The Standing Stone - January 2010


The Standing Stone  Newsletter of The Earth Wisdom Centre January 2010

Hello friends, welcome to our new newsletter  “The Standing Stone”!

First, we would like to thank everyone for their patronage and help over the years. We are grateful to you not just for your the physical help and the money, but something bigger. The help and money keeps the Little Black Bear centre running and has enabled living projects like the cob earthship or the no-till gardens. But perhaps the greater gift is in your giving and openness you have given us all hope to carry on and are living proof that an alternative “community” does exist, however spread out we may be over this land.

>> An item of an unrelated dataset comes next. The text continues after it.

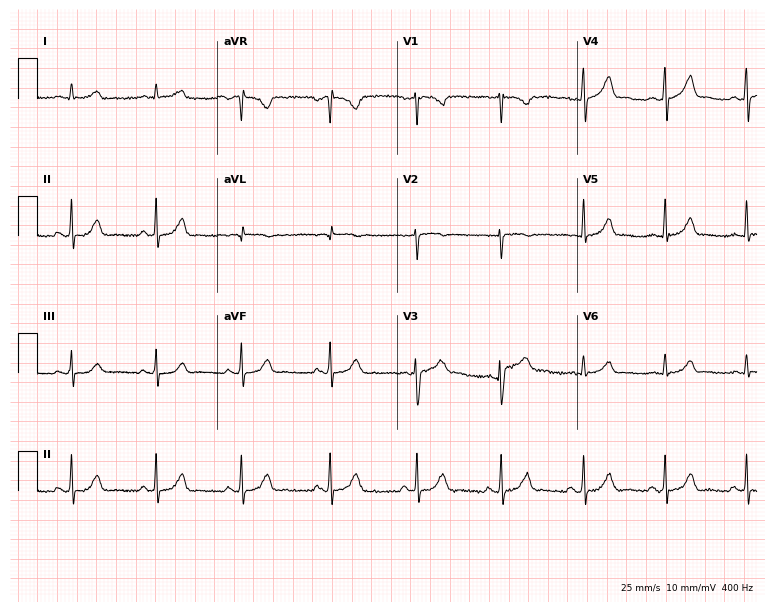
Standard 12-lead ECG recorded from a 41-year-old man. Read as a normal ECG.
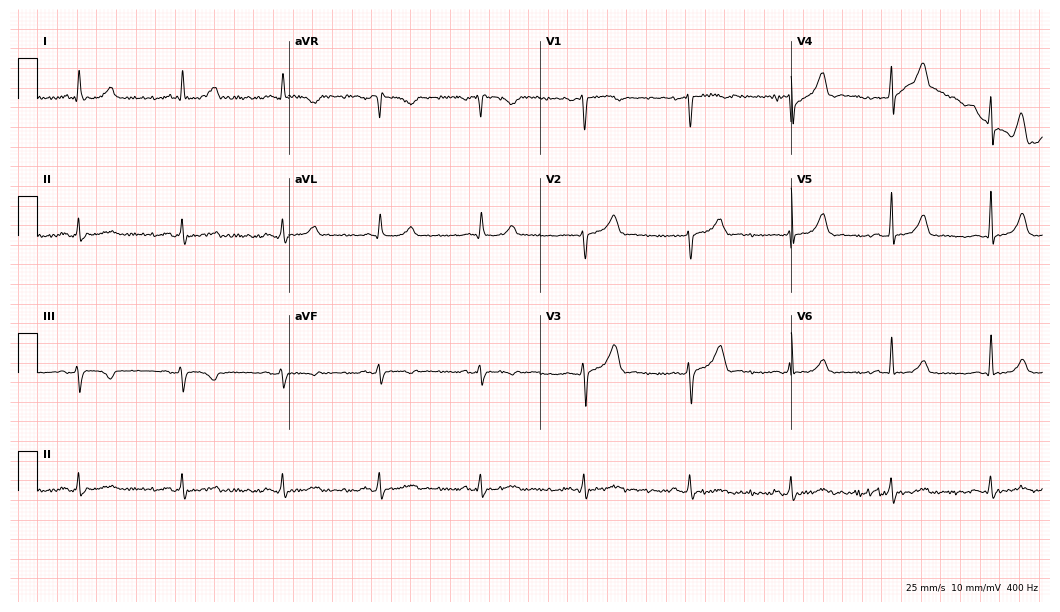
ECG — a 52-year-old man. Screened for six findings — first-degree AV block, right bundle branch block, left bundle branch block, sinus bradycardia, atrial fibrillation, sinus tachycardia — none is recorded. Findings outside these six are not listed.

   I see now the beautiful open exchange that happens at the workshops is seeding our future, the actions and spirit of the workshops feeding the Earth and our ancestors. During these weeks we become what we are meant to be, a conduit of the ancestors to future generations. When we’re pushing buttons or talking on the phone, as many of us do all day to make a living, we cannot feed and embody our ancestral wisdom; they don’t recognize what we are doing.  Similarly the children of today who only know man-made environments and a virtual life through technology cannot embody the ancestors. We need to be a bridge for them.
 

   Each year the folks who come to the farm are getting more and more knowledgeable and aware of what is really going on here on Earth. With our new eyes we are all looking for more experience to apply our vision. It’s so amazing to see the growth in awareness that has happen since 1989 when I had the first workshop on the Madawaska. It is as clear as a bell to me, that we are waking up as individuals, that we have seen our culture's destructive folly, and we are now collectively creating a new culture to fit our new world view. Its exiting that while ‘we’ who have woken-up are still a minority, ‘our’ small numbers have grown in this short time from tens to tens of thousands, to an unstoppable movement and force of consciousness that is actually starting to reshape our culture.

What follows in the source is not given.